Chapter 4

Fields

There is one particular type of energy which needs special discussion, since it has all sorts of implications for the world which we perceive. This peculiar energy is called a field.

A field is a form of energy which simultaneously possesses an infinity of quantities, any one of which defines some definite aspect of the field.

It is very hard to describe a field "as it is," so to speak, but in a kind of rough-and-ready way, what I am talking about would be something like the gravitational field around a body, where the actual gravitational attraction toward that body gets weaker (i.e. has a different quantity) the farther out you get--or the radiation field of light coming from a light bulb, where the light gets dimmer (has a different quantity) the farther you are from the bulb.

Once again, we are in a kind of double-quantity situation: there is a quantity that depends on the "fieldness" of the field itself (in ordinary terms, how far away you are from the center), and then there is the "total energy" in the field in comparison with other fields of the same type. If you take the gravitational field, for instance, then the "falling off" of the strength of the field is the same for both the earth and the sun (in both cases the strength lessens as the square of the distance from the center of the object); but obviously, the actual effect the sun's field has on an object a million miles away from it is vastly different from the effect the much less massive earth has on an object a million miles away.

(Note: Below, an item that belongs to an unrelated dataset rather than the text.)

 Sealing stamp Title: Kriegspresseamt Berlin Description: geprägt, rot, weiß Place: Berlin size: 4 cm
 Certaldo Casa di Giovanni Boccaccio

But let us ignore this difference in "total energy" for the moment, and concentrate on what is implied in the set of quantities that constitute the "fieldness" of the field. I said that at a given distance from the source, the field will have a given percentage of its total force, if it acts on something; implying, of course, that a given percentage of its total energy occurs at that distance from the source. And this in turn implies that the energy which is the field is "spread out" through the field in such a way that less and less of it is "there" farther and farther away from the "epicenter" of the field.

But this, as I said, is a kind of intuitive way of looking at the field, because it implies a sort of reality (space) into which the field "spreads." But if reality is activity, this space is one of those contradictions that is supposed to be "existing there" without doing anything; and so what is probably the case is that fields constitute the reality of the space "in which" they are supposed to be, rather than the other way round. After all, how would you know about space unless it acted on you? And how could it do that if it's just "sitting there"?

This is why contemporary physics has got itself into a number of conundrums: because it assumes that space (and its components, distance and position) are a "something" that can be measured, using rulers--without realizing that when you use a ruler you are using a system which has internal fields that establish the internal distances of the parts from each other; and so distance, far from being "primitive," turns out to be a very sophisticated combination of field-acts. And as Relativity and quantum physics have shown, you can't establish what the "real position" of something is "in space." What I am going to offer here is an interpretation of distance, position, and space that can solve the problems.

What I am saying, then, is that we should take the field as the reality (because we know it is an act), and take it as a reality that as a field has a set of quantities that correspond to the real numbers. If you pick out one of these quantities, this is what establishes your distance from the source of the field. In other words, the quantity of energy in the field isn't at this distance from it; the distance--as real--is nothing more than the quantity of the field's energy as a field. The distance is a characteristic of the field (its quantity) rather than being a "something" the field is "in."

But let me get this a little closer to actual physics by defining the following:

The potential of a field is one of the quantities of its energy.

In physics, the potential is defined as the work it would take to move a unit probe (an object which has one unit of its ability to be affected by the field in question) from infinitely far away "to the point in question." Well, work is how you find out what energy you have; and this device is a way of stating how much energy is in the field "at this point."

Actually, of course, all you are doing is picking out a quantity of the field's energy, and this defines the "point" which is the field's potential. Now the potential deals with a real field, and so the potential of the sun's gravitational field will be greater than the potential of the earth's gravitational field "at the same point," in proportion to how much stronger the total gravitational energy of the sun is than the earth. In order to get the potential of the field as a field, you would have to have a "unit source" of energy as well as a "unit probe"; and then, of course the potential would define the "point in the field" (or rather, the sphere--or other configuration--of identical quantity of energy).

This is a book of philosophy, not physics, and so it isn't my purpose to get into all the complications of this, even were I capable of it. Let me just note that the potentials of a magnetic field (which has a bipolar source) has a different configuration (a different shape) from that of, say, an electrical field. And, in fact, the internal fields inside objects have very complex configurations, as you can see from looking at the shape of a human body. What you are looking at is the way the internal fields "shape" the internal energy in such a way as to exclude other objects from the body.